Bruhat M A, Mage G, Chapron C, Pouly J L, Canis M, Wattiez A
Polyclinique Gynécologie-Obstétrique, Médecine de la Reproduction, C.H.U. de Clermont-Ferrand, Université de Clermont-Ferrand I, France.
Eur J Obstet Gynecol Reprod Biol. 1991 Aug 20;41(1):4-13. doi: 10.1016/0028-2243(91)90308-8.

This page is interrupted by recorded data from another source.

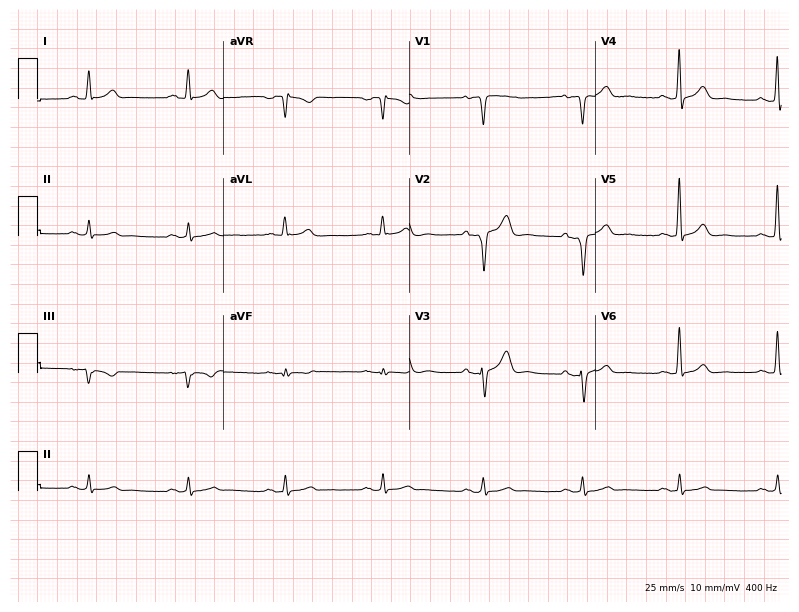
12-lead ECG (7.6-second recording at 400 Hz) from a 72-year-old male patient. Screened for six findings — first-degree AV block, right bundle branch block, left bundle branch block, sinus bradycardia, atrial fibrillation, sinus tachycardia — none is recorded.
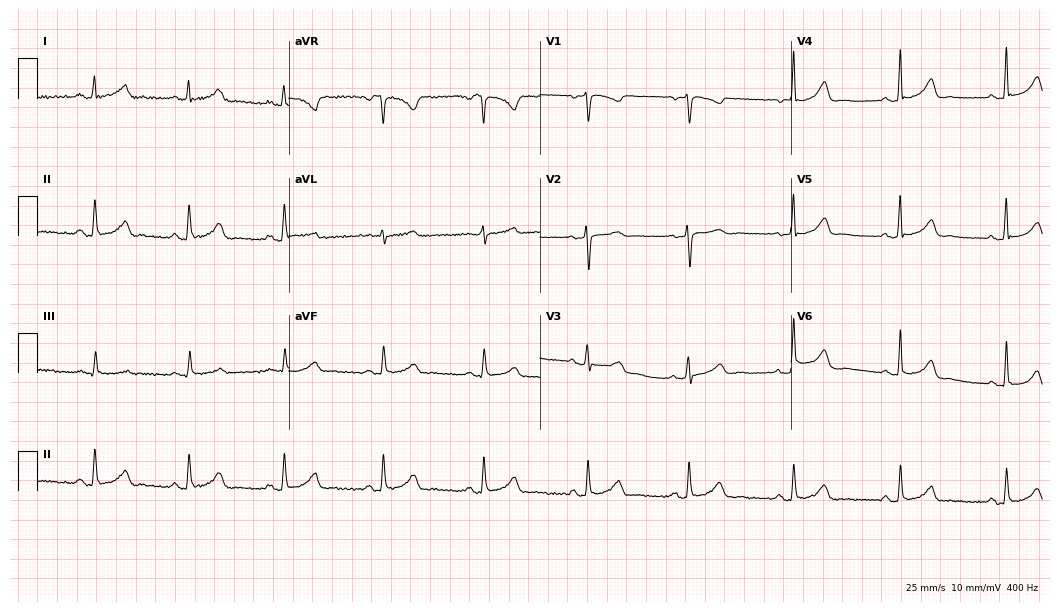
Electrocardiogram (10.2-second recording at 400 Hz), a 43-year-old woman. Overall reading on record: normal ECG.
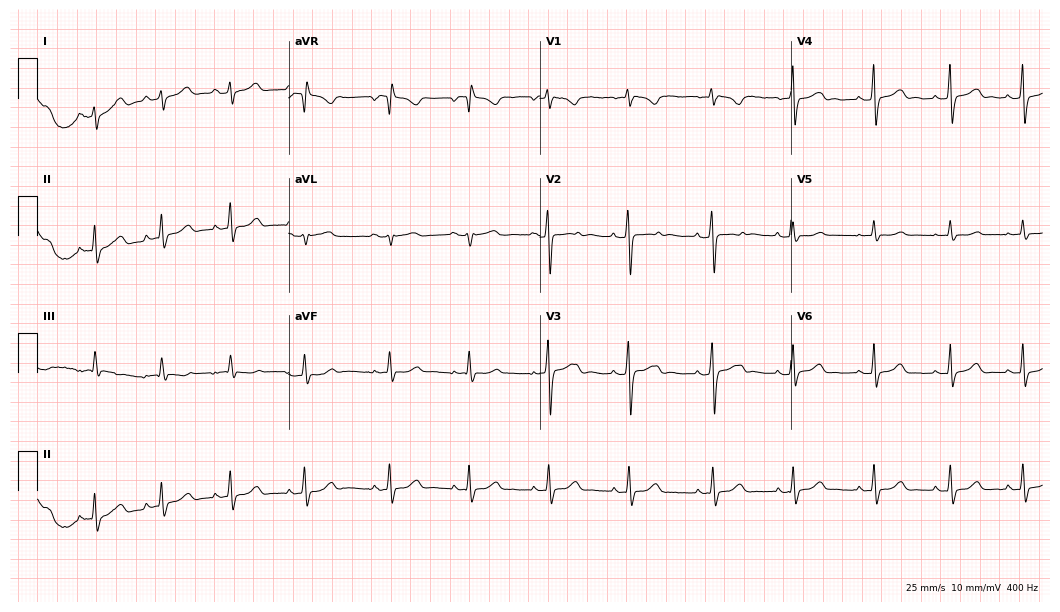
Standard 12-lead ECG recorded from a woman, 29 years old. None of these six findings is recorded: first-degree AV block, right bundle branch block, left bundle branch block, sinus bradycardia, atrial fibrillation, sinus tachycardia. Other findings, if any, are not listed.
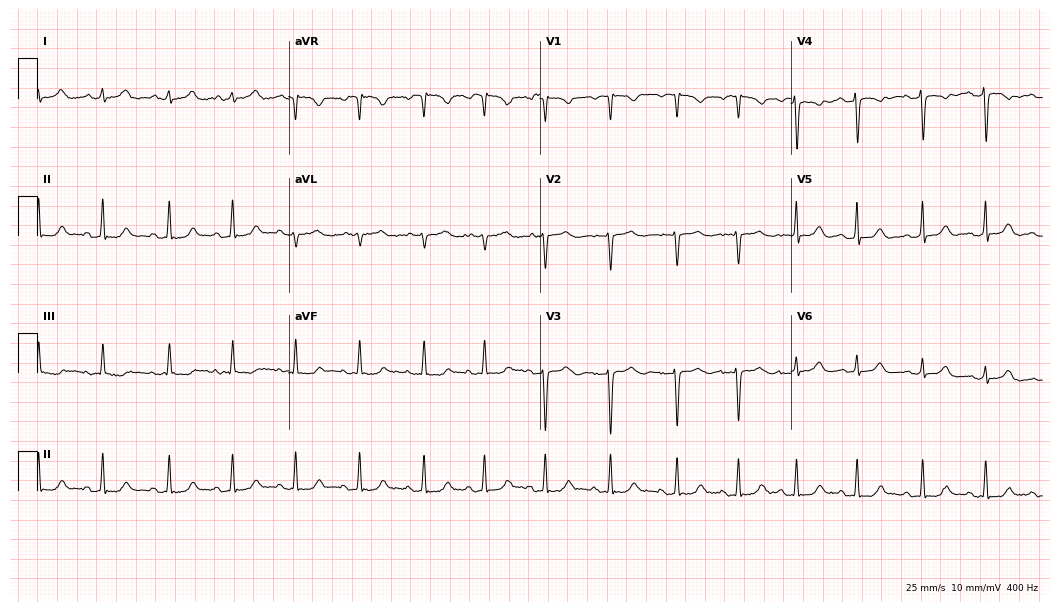
Electrocardiogram, a 25-year-old female. Overall reading on record: normal ECG.
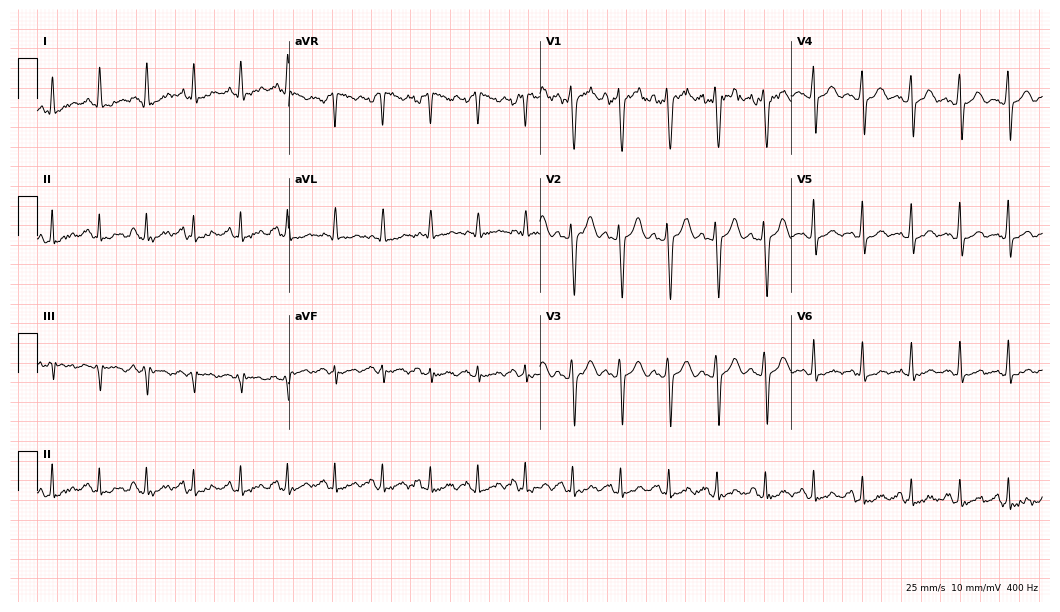
12-lead ECG (10.2-second recording at 400 Hz) from a 38-year-old male patient. Findings include sinus tachycardia (a sinus rate of 100 beats per minute or more).
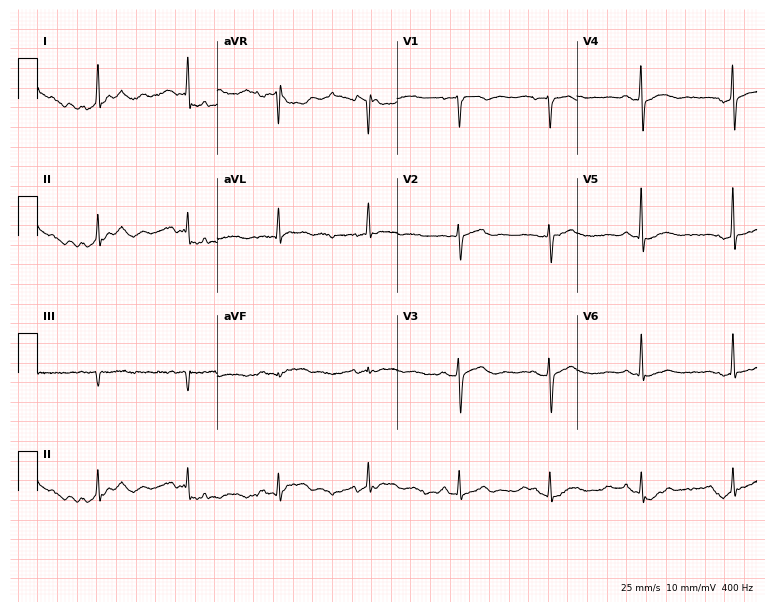
Electrocardiogram (7.3-second recording at 400 Hz), a 60-year-old woman. Overall reading on record: normal ECG.
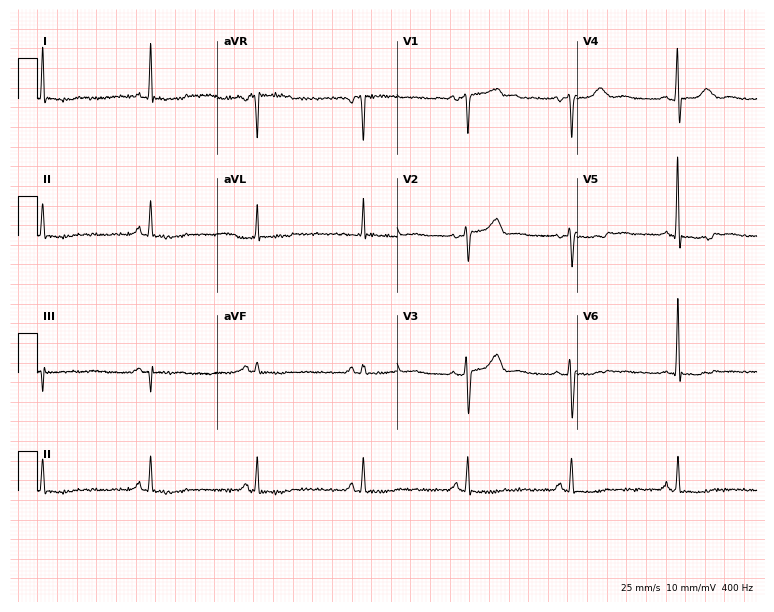
Standard 12-lead ECG recorded from a female, 70 years old. None of these six findings is recorded: first-degree AV block, right bundle branch block (RBBB), left bundle branch block (LBBB), sinus bradycardia, atrial fibrillation (AF), sinus tachycardia. Findings outside these six are not listed.
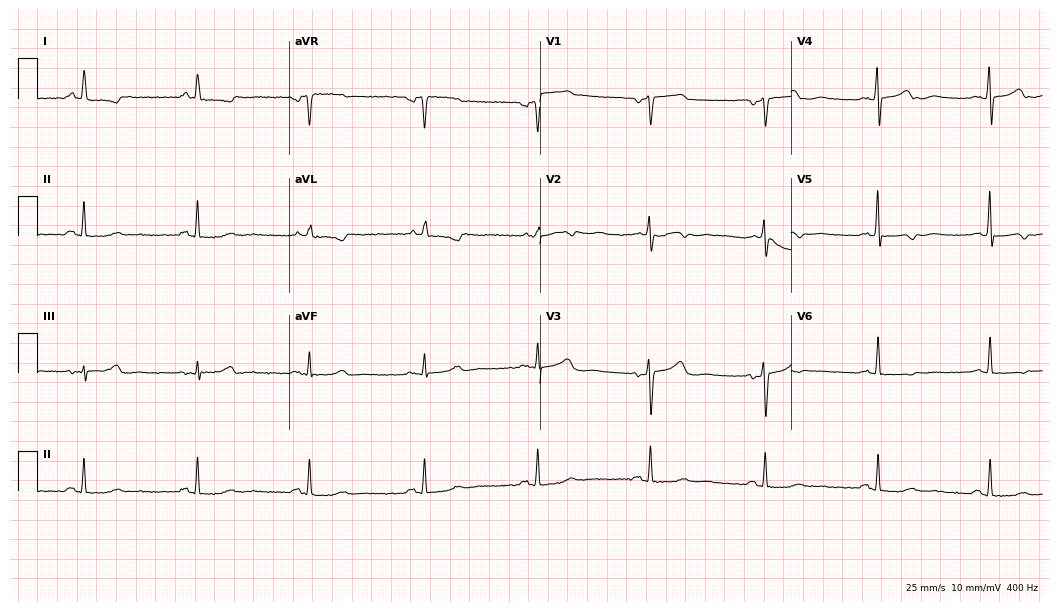
ECG (10.2-second recording at 400 Hz) — a female, 62 years old. Screened for six findings — first-degree AV block, right bundle branch block (RBBB), left bundle branch block (LBBB), sinus bradycardia, atrial fibrillation (AF), sinus tachycardia — none is recorded. Only these six findings were labelled.
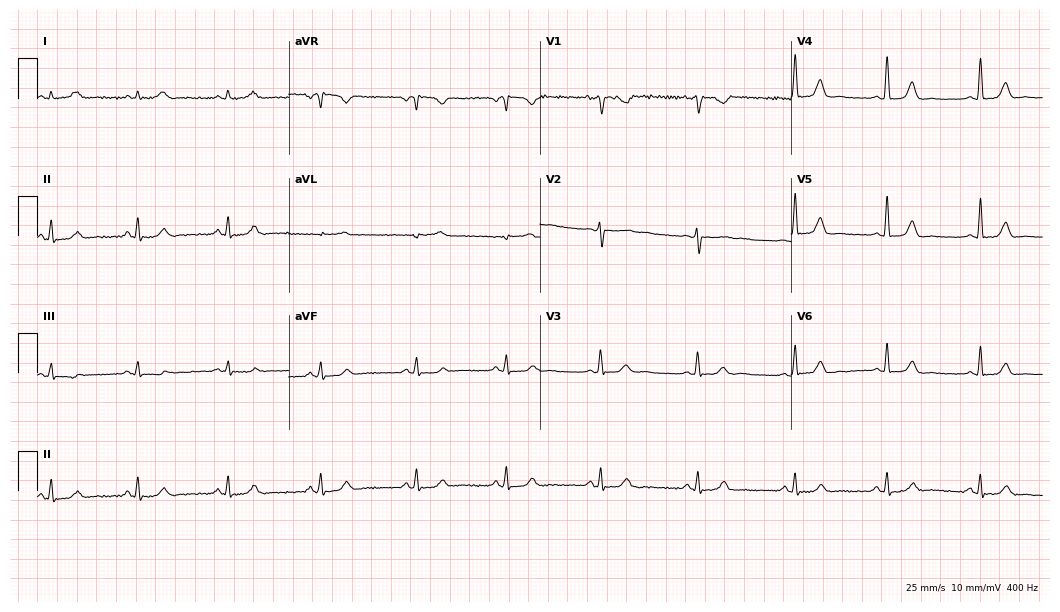
Standard 12-lead ECG recorded from a 38-year-old female patient. None of these six findings is recorded: first-degree AV block, right bundle branch block, left bundle branch block, sinus bradycardia, atrial fibrillation, sinus tachycardia.
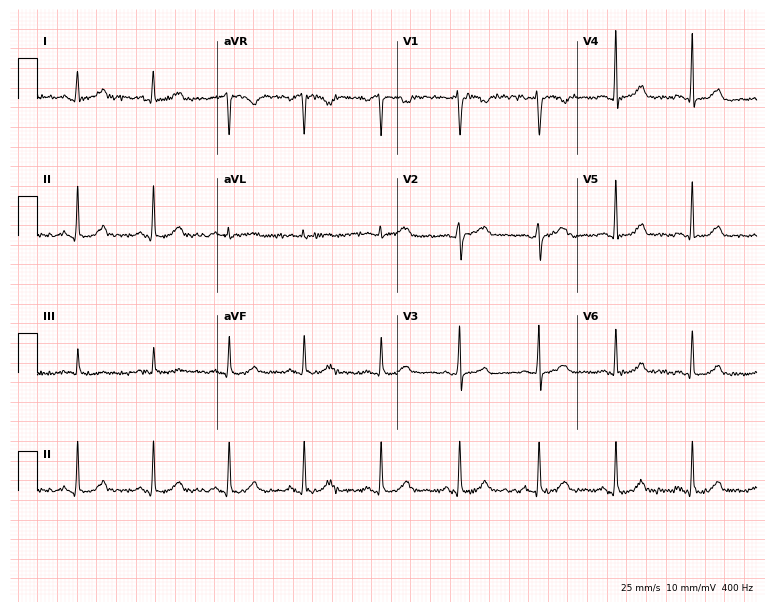
12-lead ECG (7.3-second recording at 400 Hz) from a woman, 37 years old. Labelled as a normal ECG.
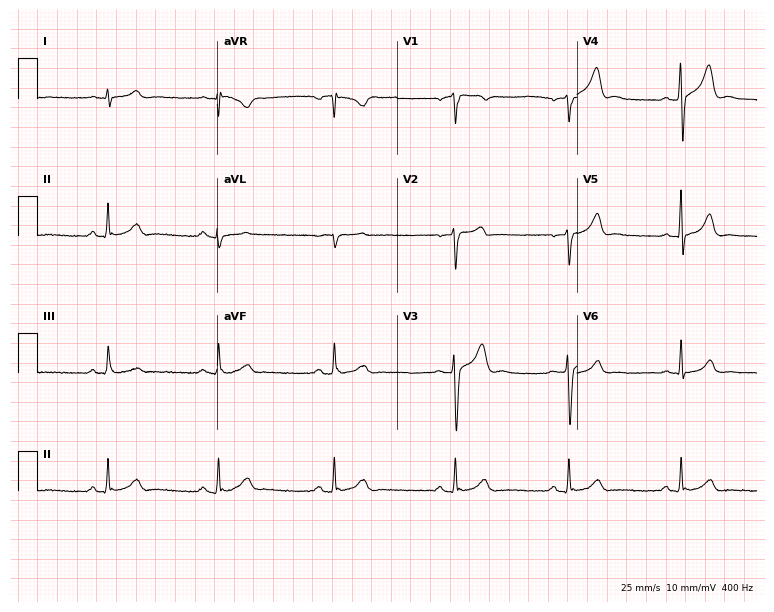
Resting 12-lead electrocardiogram. Patient: a 29-year-old male. Read as a normal ECG.
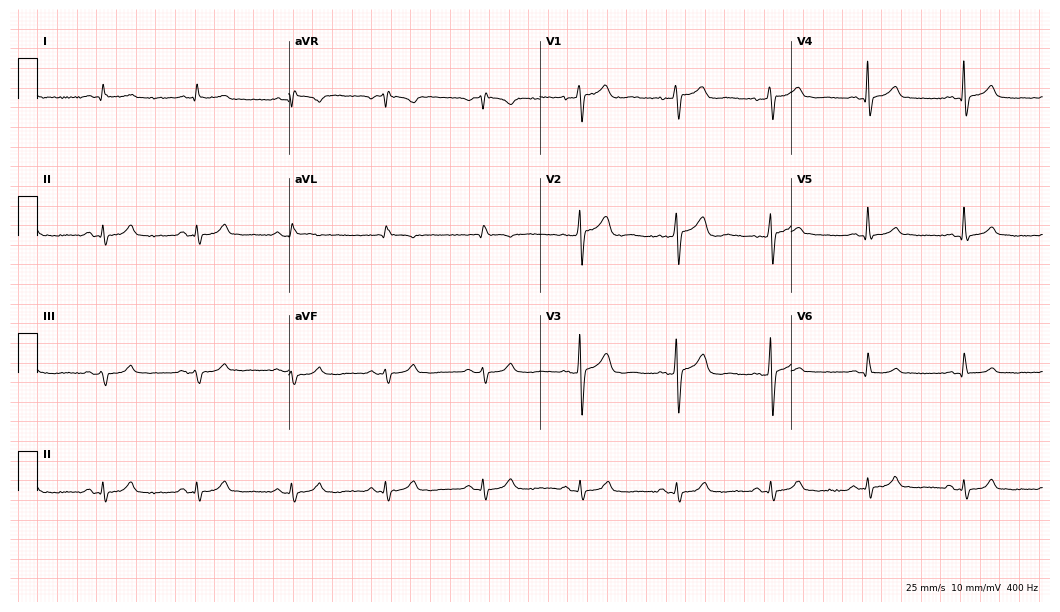
ECG — a male, 64 years old. Labelled as a normal ECG.
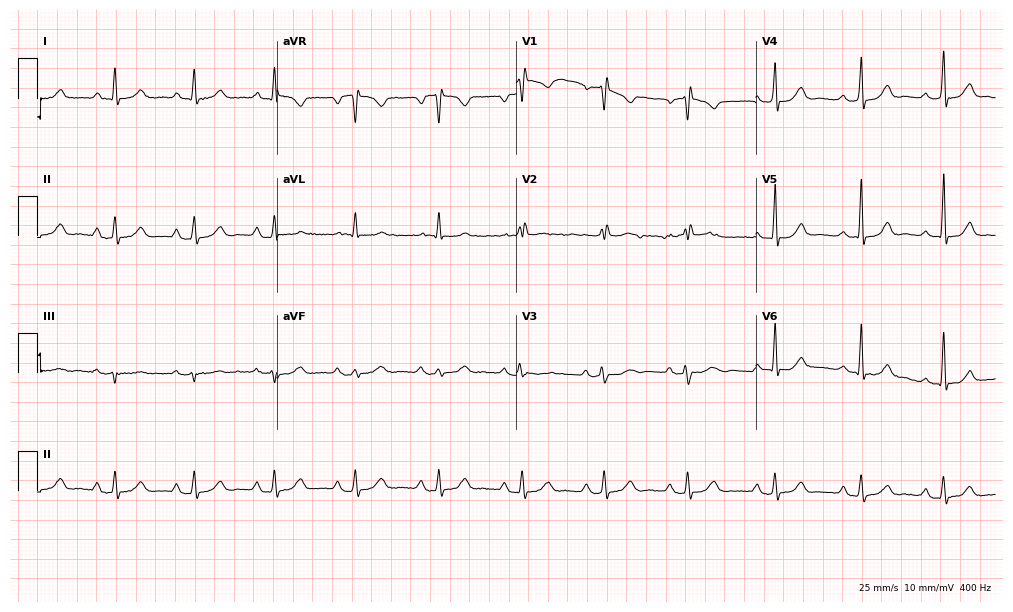
Electrocardiogram (9.8-second recording at 400 Hz), a 62-year-old woman. Of the six screened findings (first-degree AV block, right bundle branch block, left bundle branch block, sinus bradycardia, atrial fibrillation, sinus tachycardia), none is recorded. Other findings, if any, are not listed.
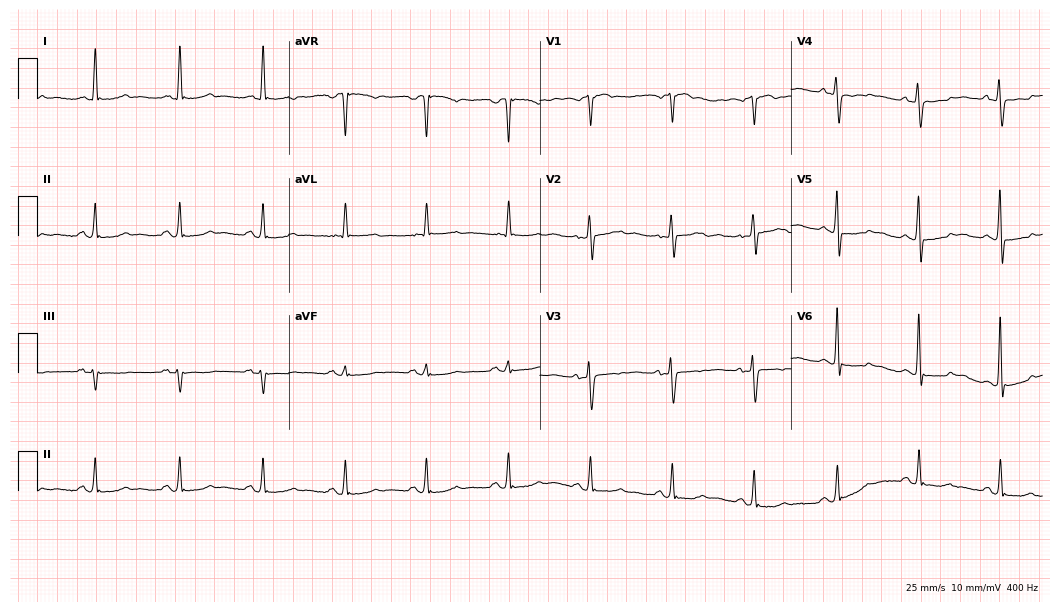
Standard 12-lead ECG recorded from a 78-year-old woman. None of these six findings is recorded: first-degree AV block, right bundle branch block, left bundle branch block, sinus bradycardia, atrial fibrillation, sinus tachycardia. Only these six findings were labelled.
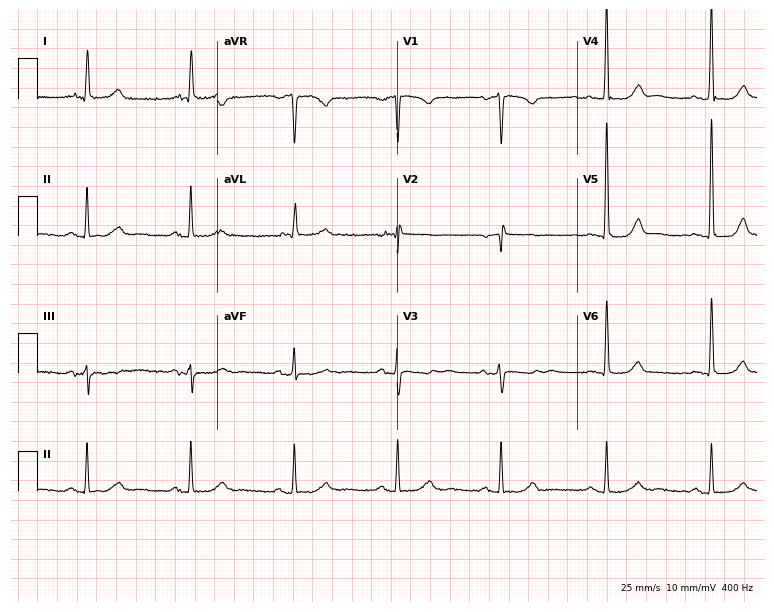
ECG (7.3-second recording at 400 Hz) — an 88-year-old woman. Screened for six findings — first-degree AV block, right bundle branch block, left bundle branch block, sinus bradycardia, atrial fibrillation, sinus tachycardia — none is recorded. Other findings, if any, are not listed.

The last ten years have been characterized by a tremendous change in laparoscopy. Initially used exclusively for diagnosis, laparoscopy is now a surgical method in its own right and plays a strategic role. Long-term evaluation of results for various pathologies (such as ectopic pregnancy and tubo-peritoneal sterility) means that just one laparoscopic procedure can be used for diagnosis, selection of the best therapeutic approach and also for treatment in those cases where laparoscopy is the optimum choice. Other more recent indications (including hysterectomy, lymphadenectomy etc.) which are now possible thanks to recent technological developments (such as clips and mechanical sutures) need long-term analysis of their results.
过去十年,腹腔镜检查发生了巨大变化。腹腔镜检查最初仅用于诊断,如今已成为一种独立的手术方法并发挥着重要作用。对各种病症(如异位妊娠和输卵管 - 腹膜性不孕)的长期结果评估表明,仅一次腹腔镜手术就可用于诊断、选择最佳治疗方法,并且在腹腔镜检查为最佳选择的病例中还可用于治疗。由于最近的技术发展(如夹子和机械缝合线)而现在可行的其他更新的适应症(包括子宫切除术、淋巴结切除术等)需要对其结果进行长期分析。